Post by leonard » Sun Jan 20, 2013 5:55 pm

bdpb wrote:
leonard wrote:
bdpb wrote:
caroljm36 wrote:I'm on the 401k committee where I work and we decided from the get-go that we didn't want people to be able to borrow their savings. That's one reason we have only about 80 participants out of a possible 200.
Why would you make that decision for other people? They may or may not make the right decision, but please let them decide for themselves.

Let people borrow money from their 401k. They may not be able to get financing any other way. You may not think it's right, but it may still be an optimal solution for them.

You may be adding to the problem of people not saving money in their 401k in the first place. As your numbers point out, many people will not save in their 401k if they can't get to the money until they are retired. Those same people are likely not to save at all if it isn't take right out of their paycheck.
Why? Because as a 401k plan administrator you have a personal, fiduciary duty to represent the best financial interests of the employees of the plan. Some might argue - and I would be one of them - that it goes against being a good fiduciary. I think it's a strong argument that offering a loan plan with loan origianation and maintenance fees, is as neglectful as offering funds with 2% ER's. Plus, it adds to the plans complexity of administration to offer and track all this stuff.

A 401k is a retirement account - not a loan account. Keep everyone contributing and focusing on retirement AND not scheming on how they can get at that money earlier. And, keep administrative costs low by eliminating the complexity of a 401k loan program. Besides - when they roll out of the plan - something like one third of participants cash out then. They can wait.
Are you serious or are you just playing devil's advocate?
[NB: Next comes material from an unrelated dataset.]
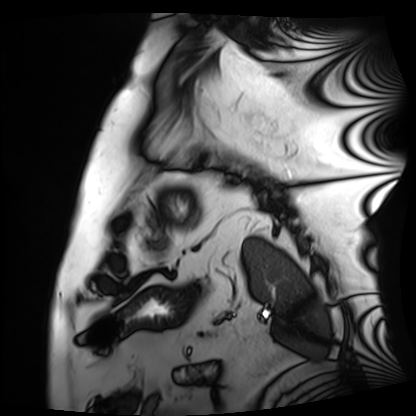
Cardiac MRI. Subject group: patient.

I fail to see how offering a loan plan with origination and maintenance fees is neglectful? People who don't take a loan don't have to pay those fees. Only the people who have a need for a loan must pay the fees.
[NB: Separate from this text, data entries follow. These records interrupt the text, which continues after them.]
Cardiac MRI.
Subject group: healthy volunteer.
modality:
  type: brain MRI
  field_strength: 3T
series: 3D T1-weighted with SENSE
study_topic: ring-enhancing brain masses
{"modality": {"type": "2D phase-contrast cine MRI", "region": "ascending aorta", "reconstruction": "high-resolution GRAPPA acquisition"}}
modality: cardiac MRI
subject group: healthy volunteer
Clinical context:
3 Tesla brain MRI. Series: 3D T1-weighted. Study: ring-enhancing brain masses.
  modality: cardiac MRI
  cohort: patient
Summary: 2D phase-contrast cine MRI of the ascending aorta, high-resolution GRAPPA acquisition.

I think a stronger argument is that it's a fiduciary duty to allow people to borrow from their 401k. It's written into the law that loan provisions can be provided.
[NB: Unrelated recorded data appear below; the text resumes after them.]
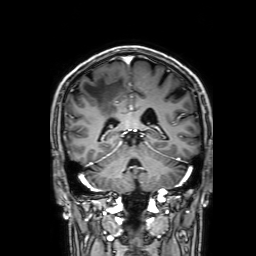
3 Tesla brain MRI.
Series: 3D T1-weighted with SENSE.
Study: ring-enhancing brain masses.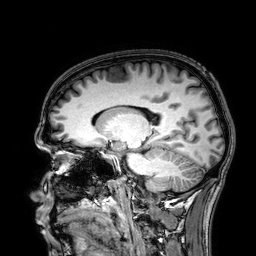
3 Tesla brain MRI. Series: 3D T1-weighted. Study: ring-enhancing brain masses.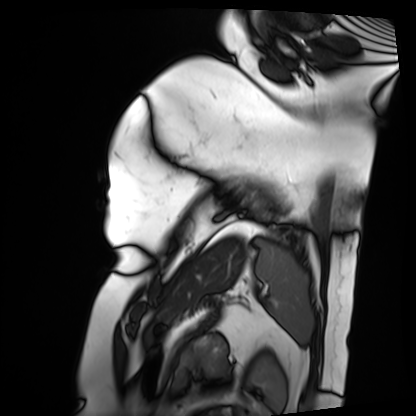
Q: What kind of scan is this?
A: Cardiac MRI.
Subject group: patient.

Why do you think people are SCHEMING to get their own money out of their 401k? It seems silly to me that someone would be thinking, "I'll put this money in my 401k so that tomorrow I can borrow/withdraw it and pay fees and penalties". Just doesn't make any sense.

So, some portion of the 401k participants take a loan and one third of them cash it out. How do you know that that's not optimal for them? What if they've knowingly contributed to save 25% in taxes so that next year when they go on a sabbatical and are in the 0% tax bracket their only cost for a loan/withdrawal is a 10% penalty. Looks like a significant savings to me. Instead, you'd rather see 60% of employees not participate.

The only argument that I can agree with is that it may cost more to run the plan that offers loan options. In this case, meet your fiduciary duty and shop around, you might be able to find a cheaper administrator.

Let me repeat from my previous post. The whole context of this thread is that people are dumb for borrowing/withdrawing from their 401k. That may be so, but I don't see why one should deny other participants in the plan a responsible use of the loan provisions of the plan.
Dead serious.

Why not offer at least one mutual fund with an ER of 2.0%? Some people may believe that high cost equals high value, right? The reason you don't is that people may actually choose it and it would breach fiduciary duty (IMO).

Far to many people access their 401k prematurely - when a little planning and an emergency fund would serve them much better. Sure there may be cases where it may make sense - but most people worsen their financial future when taking loans. When you factor in the cost of monitoring loans and maintaining the additional complexity - it just furthers the fiduciary duty imperative.

BTW - there is no theoretical "cheaper administrator" out there for loan originating. Go ahead and contact the low cost provideds - EF, Web 401k, etc. - none of them originate and maintain 401k loans for free.
Leonard | | Market Timing: Do you seriously think you can predict the future? What else do the voices tell you? | | If employees weren't taking jobs with bad 401k's, bad 401k's wouldn't exist.